Fleet Foxes 

Fleet Foxes
Fleet Foxes
(Sub Pop)

For five guys from rainy Seattle — the land of perpetual autumn — Fleet Foxes make music with a decidedly sun-soaked personality. In fact, if records can invoke seasons, consider their self-titled debut the soundtrack to your spring. Fleet Foxes practically blooms off your speakers, its verdant folk-pop simmering in big harmonies and even bigger melodies. Each track, from stunning opener ‘Sun It Rises’ to the meditative ‘Oliver James’, seems to be grinning, daring you to relax and enjoy yourself — to bring a bottle of wine to the picnic.

Which is not to say that Fleet Foxes is simpering or simple-minded. Particularly for such a relatively inexperienced band, their debut is masterfully arranged. Anyone familiar with their Sun Giant EP (released in February but recorded after the LP), will know the deal here. No note goes wasted; no bar is left to meander.
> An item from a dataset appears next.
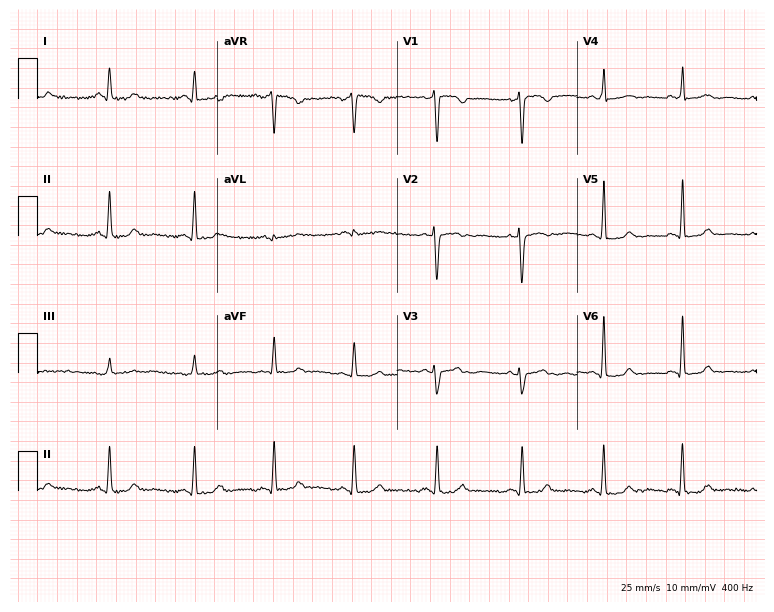
ECG — a woman, 34 years old. Screened for six findings — first-degree AV block, right bundle branch block, left bundle branch block, sinus bradycardia, atrial fibrillation, sinus tachycardia — none is recorded.
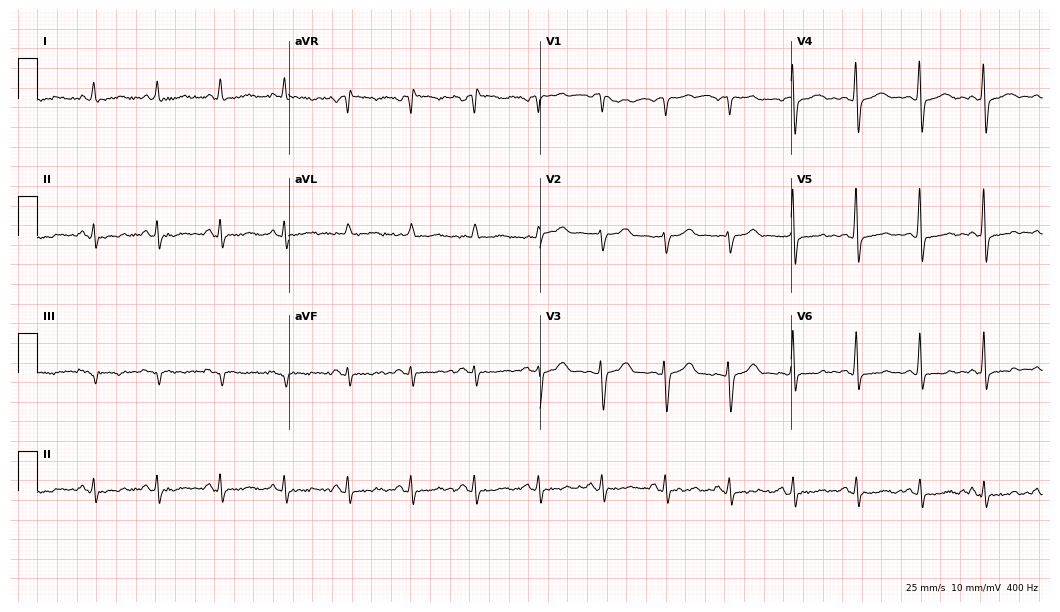
Standard 12-lead ECG recorded from a female patient, 71 years old (10.2-second recording at 400 Hz). None of these six findings is recorded: first-degree AV block, right bundle branch block, left bundle branch block, sinus bradycardia, atrial fibrillation, sinus tachycardia. Only these six findings were labelled.

And like the EP, the focus stays rightfully on the vocals. Singer/guitarist Robin Pecknold has a near-McCartnian command of melody — especially on the dizzying ‘He Doesn’t Know Why’. Pecknold is also a close cousin to My Morning Jacket’s Jim James. Both singers have a penchant for reverb, impressionistic lyrics and bold, circular vocal passages. But unlike the latter, Pecknold can make use of his bandmates’ massive harmonies, which — surprisingly — Fleet Foxes manage to fit into tighter, smarter songs. ‘Sun It Rises’ begins with a few seconds of what sounds like a camp-fire sing-along recorded with a four-track, shifts to a series of fat harmonies sung over acoustic guitars in waltz time and adds an electric guitar solo over delicately-plucked banjo, before shifting back, finally, to full-throated a cappella — and all this within three minutes.

To their infinite credit, Fleet Foxes have produced an album that is at once relaxed and studiously crafted. Blending Crosby Stills Nash & Young, the Byrds, Bert Jansch and other favorites from your parents’ record collection, Fleet Foxes is a warm blast of nostalgia. Yet it never feels worshipful or forced. After such a dreary winter, it’s entirely necessary. “Come down from the mountain. You have been gone too long,” Pecknold commands on ‘Ragged Wood’. “The spring is upon us — follow, my only son.” Yes, sir.